[Extracted data entries]
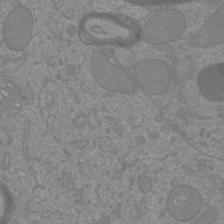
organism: Mouse
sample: Cortical neurons
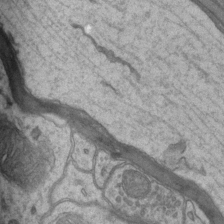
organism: Mouse
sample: CA1 Hippocampus
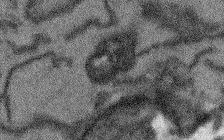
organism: Arabidopsis thaliana
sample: Root tip
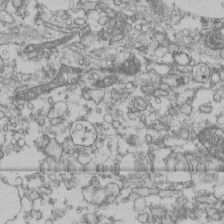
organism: Human
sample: Fibroblast cells
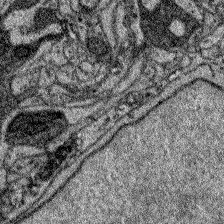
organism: Zebrafish
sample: Larval olfactory bulb
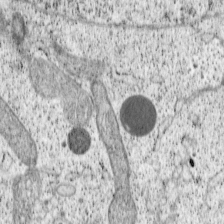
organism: African green monkey
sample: COS-7 cells
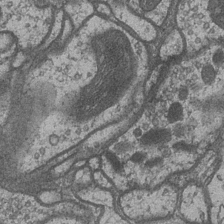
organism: Drosophila
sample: Optic medulla
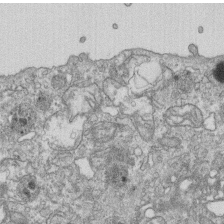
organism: Human
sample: HeLa cell HIV synapse
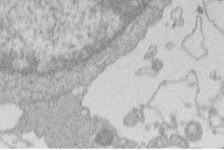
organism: Human
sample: Macrophage cells
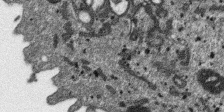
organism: Human
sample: Lung epithelial cells infected with SARS-CoV-2
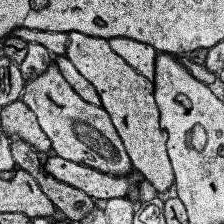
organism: Human
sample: Temporal Lobe
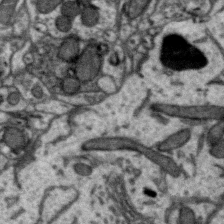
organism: Zebra finch
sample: Brain
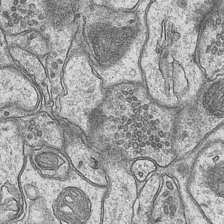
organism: Mouse
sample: CA1 Hippocampus
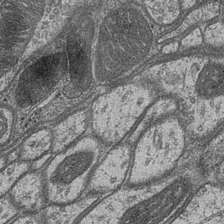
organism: Drosophila
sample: Optic medulla
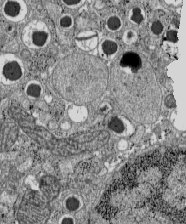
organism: C57BL Mouse
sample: Pancreatic islet
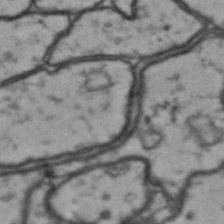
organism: Drosophila
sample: Brain
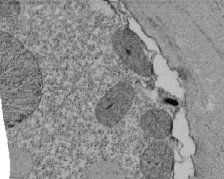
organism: Tetrahymena
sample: Cilia in tetrahymena
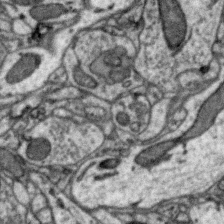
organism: Zebra finch
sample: Brain
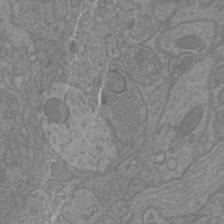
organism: Mouse
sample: Cortical neurons
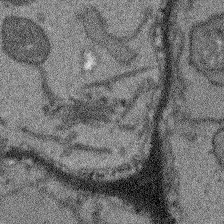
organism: Arabidopsis thaliana
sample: Root tip
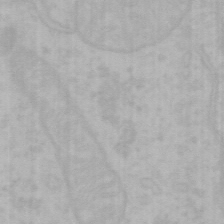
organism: Mouse
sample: Choroid plexus
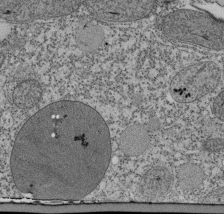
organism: Tetrahymena
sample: Cilia in tetrahymena
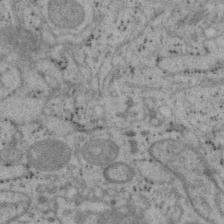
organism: Human
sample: HeLa cells
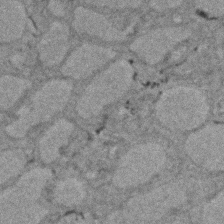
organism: Zebrafish
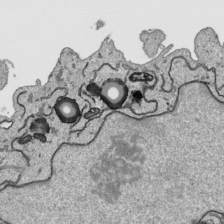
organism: Human
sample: Mitochondria in HCT116 cells
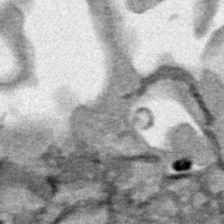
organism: Human
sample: Mitochondria in HCT116 cells
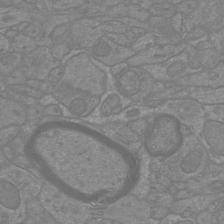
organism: Mouse
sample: Cortical neurons
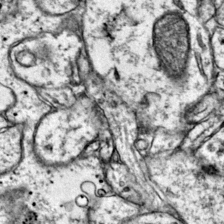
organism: Mouse
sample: Primary visual cortex
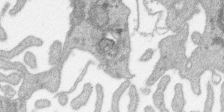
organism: Human
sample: Lung epithelial cells infected with SARS-CoV-2
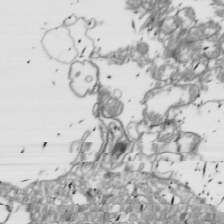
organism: Drosophila
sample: Cell division; meiosis; drosophila spermatocytes
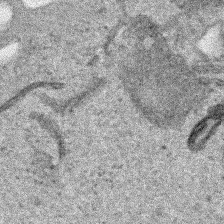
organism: Human
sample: Mitochondria in HCT116 cells
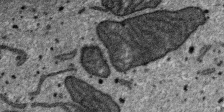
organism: Human
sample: Lung epithelial cells, uninfected (mock) control
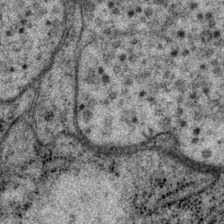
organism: P. pacificus
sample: Pharynx
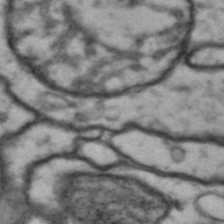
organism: Drosophila
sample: Brain
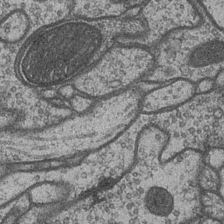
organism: Drosophila
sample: Optic medulla
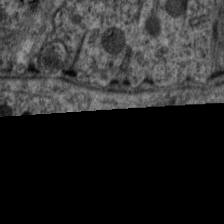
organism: C. elegans
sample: Pharynx
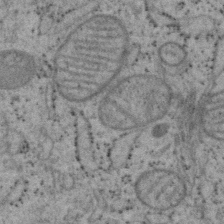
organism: Human
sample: HeLa cells
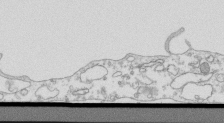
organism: Mouse
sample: Macrophages
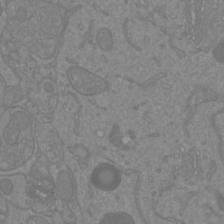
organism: Mouse
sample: Cortical neurons
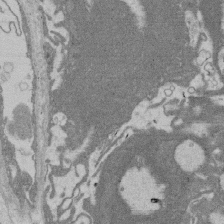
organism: Rat
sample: Salivary granule
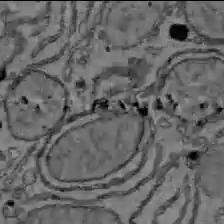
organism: C57BL Mouse
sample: Liver
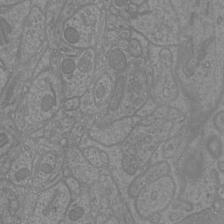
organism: Mouse
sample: Cortical neurons
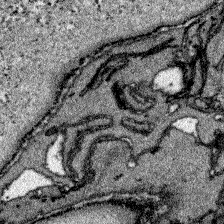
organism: Zebrafish
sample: Larval olfactory bulb
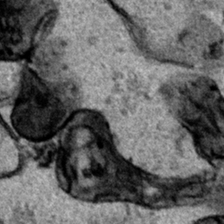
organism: Human
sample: Mitochondria in HCT116 cells

Exercise details. Please print every record exactly as written, without the pictures.

Answer to this problem.
organism: Mouse
sample: Cortical neurons
organism: Mouse
sample: CA1 Hippocampus
organism: Arabidopsis thaliana
sample: Root tip
organism: Human
sample: Fibroblast cells
organism: Zebrafish
sample: Larval olfactory bulb
organism: African green monkey
sample: COS-7 cells
organism: Drosophila
sample: Optic medulla
organism: Human
sample: HeLa cell HIV synapse
organism: Human
sample: Macrophage cells
organism: Human
sample: Lung epithelial cells infected with SARS-CoV-2
organism: Human
sample: Temporal Lobe
organism: Zebra finch
sample: Brain
organism: Mouse
sample: CA1 Hippocampus
organism: Drosophila
sample: Optic medulla
organism: C57BL Mouse
sample: Pancreatic islet
organism: Drosophila
sample: Brain
organism: Tetrahymena
sample: Cilia in tetrahymena
organism: Zebra finch
sample: Brain
organism: Mouse
sample: Cortical neurons
organism: Arabidopsis thaliana
sample: Root tip
organism: Mouse
sample: Choroid plexus
organism: Tetrahymena
sample: Cilia in tetrahymena
organism: Human
sample: HeLa cells
organism: Zebrafish
organism: Human
sample: Mitochondria in HCT116 cells
organism: Human
sample: Mitochondria in HCT116 cells
organism: Mouse
sample: Cortical neurons
organism: Mouse
sample: Primary visual cortex
organism: Human
sample: Lung epithelial cells infected with SARS-CoV-2
organism: Drosophila
sample: Cell division; meiosis; drosophila spermatocytes
organism: Human
sample: Mitochondria in HCT116 cells
organism: Human
sample: Lung epithelial cells, uninfected (mock) control
organism: P. pacificus
sample: Pharynx
organism: Drosophila
sample: Brain
organism: Drosophila
sample: Optic medulla
organism: C. elegans
sample: Pharynx
organism: Human
sample: HeLa cells
organism: Mouse
sample: Macrophages
organism: Mouse
sample: Cortical neurons
organism: Rat
sample: Salivary granule
organism: C57BL Mouse
sample: Liver
organism: Mouse
sample: Cortical neurons
organism: Zebrafish
sample: Larval olfactory bulb
organism: Human
sample: Mitochondria in HCT116 cells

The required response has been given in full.